When It Comes to Mortgage Protection, 30 Year Term Life Insurance Is the Way to Go
We all know that the cost of homeownership has risen significantly in recent years – thanks to exorbitant home prices and high-interest rates. So it may come as no surprise that for many first-time homebuyers in Canada, owning a home can be dependent on:
- having two steady streams of income
- getting financial help from mom and dad
- using an inheritance
- dipping into a TFSA, RRSP, or the newly introduced First Home Savings Account (FHSA)
- taking on larger & longer mortgages than ever before
- all of the above
These days, the cost of a mortgage can be several times higher than an individual’s annual income – which is why it’s becoming more and more common to take on a mortgage of 30 years (or more), up from the standard 25-year amortization period (i.e., the length of time it will take to pay off your mortgage in full).
So with 30+ years of debt to pay down, what does that mean if a homeowner were to pass away unexpectedly? The unfortunate reality is that their loved ones would be left with a significant financial burden, would likely struggle to keep up with the mortgage payments, and may have to sell the family home.
Even in the best-case scenario – where a family could afford to continue making mortgage payments on a single income – there may not be enough savings to cover other unexpected expenses or emergencies.
The good news is, there’s a simple and affordable way to save your loved ones from the financial hardship of taking on mortgage payments without your help: Term life insurance.
What is term life insurance and how will it cover my mortgage?
Term life insurance is a type of life insurance policy that provides coverage for a specific period of time, typically ranging from 10 to 30 years. It’s a good option for mortgage protection because it provides a cost-effective way to ensure your mortgage payments are covered in the event of your untimely death.
By selecting the right term length, you can rest assured that your loved ones won’t be forced to sell their home while they are grieving the loss of a spouse or parent – especially important if you have children that go to school and participate in extra-curricular activities in the community.
Which term is best for mortgage protection?
That all depends on how many years you have left on your mortgage.

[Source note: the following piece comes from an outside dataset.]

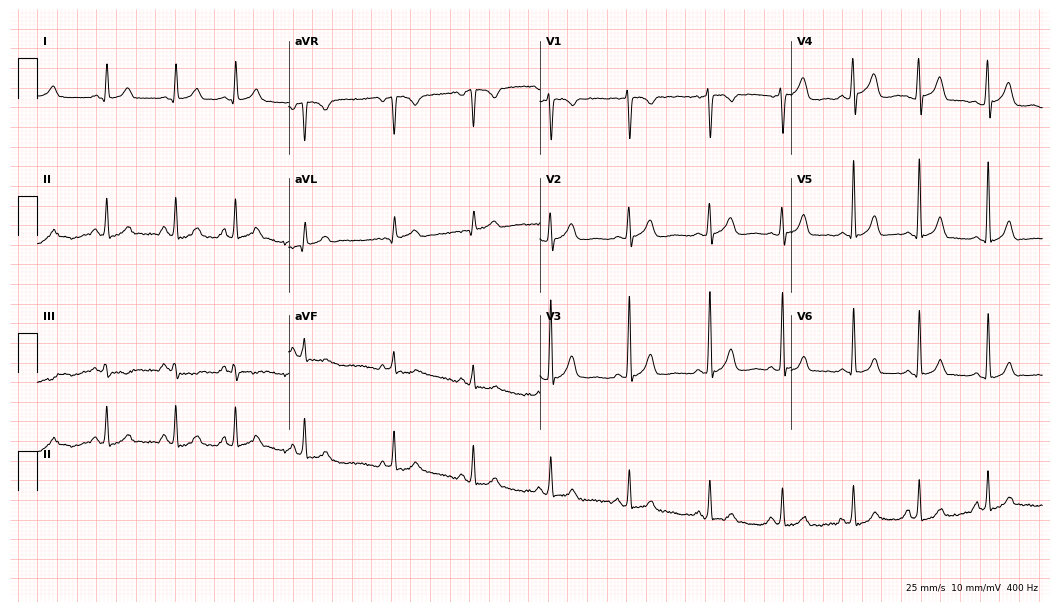
ECG (10.2-second recording at 400 Hz) — a 19-year-old woman. Screened for six findings — first-degree AV block, right bundle branch block, left bundle branch block, sinus bradycardia, atrial fibrillation, sinus tachycardia — none is recorded.

If you just purchased a home and you have several decades of payments ahead of you, 30-Year Term life insurance is likely the best option for you. If you’ve got less than 10 to 20 years to go, than you may want to consider Term 10 life insurance or Term 20 life insurance.

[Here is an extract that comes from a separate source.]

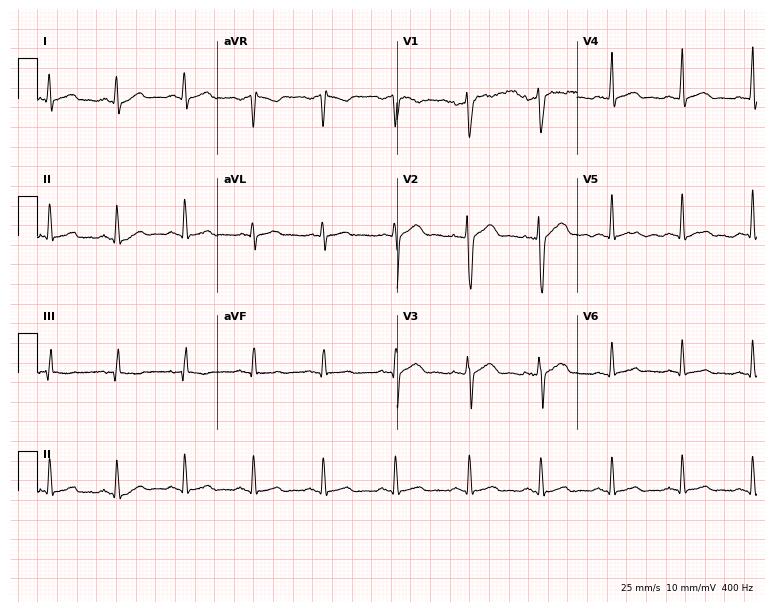
ECG — a 39-year-old man. Labelled as a normal ECG.

What amount of coverage do I need?
Now that you’ve determined the ideal term, it’s a good idea to understand what amount of coverage you would need to pay off your mortgage. While it’s always best to speak to an expert, you can get a general idea by using a life insurance calculator. You will need to consider your outstanding mortgage balance, inflation, and any future expenses.
How much does term life insurance cost?
Luckily, term life insurance is typically more affordable than other types of life insurance policies, such as whole life, making it a more accessible option for homeowners with other financial obligations, like home renovations, saving for retirement, or paying for their children’s education. For example, a non-smoker in their late 30s can expect to pay approximately $45 to $55 a month for $500,000 worth of coverage.
Here’s what a 35-year-old non-smoker can expect to pay for two different coverage options:
$500K in coverage | $1M in coverage | |
---|---|---|
Male | $56.70 / month | $106.20 / month |
Female | $43.20 / month | $77.40 / month |
What happens if my mortgage is paid off before the term ends?
Unlike mortgage insurance from a bank, term life insurance can be used towards any expenses (even a family vacation!) in the event of the policyowner’s untimely death. So if your mortgage is paid off, great! This gives your loved ones the option to use the death benefit (i.e., a payment made to designated family members or other loved ones) to pay off other debts, cover the cost of household maintenance, or put it towards your children’s post-secondary education, wedding, or a down payment on their future home. The options are endless – it’s your beneficiaries’ money, after all – not the bank’s. If you think about it that way, they can do it with as they please.
Thanks to today’s exorbitant housing prices, it is more important than ever to get coverage for your mortgage. The best way to go? A term life insurance policy that covers the numbers of years until your mortgage is paid off – and for many Canadians these days, that’s Term 30 life insurance.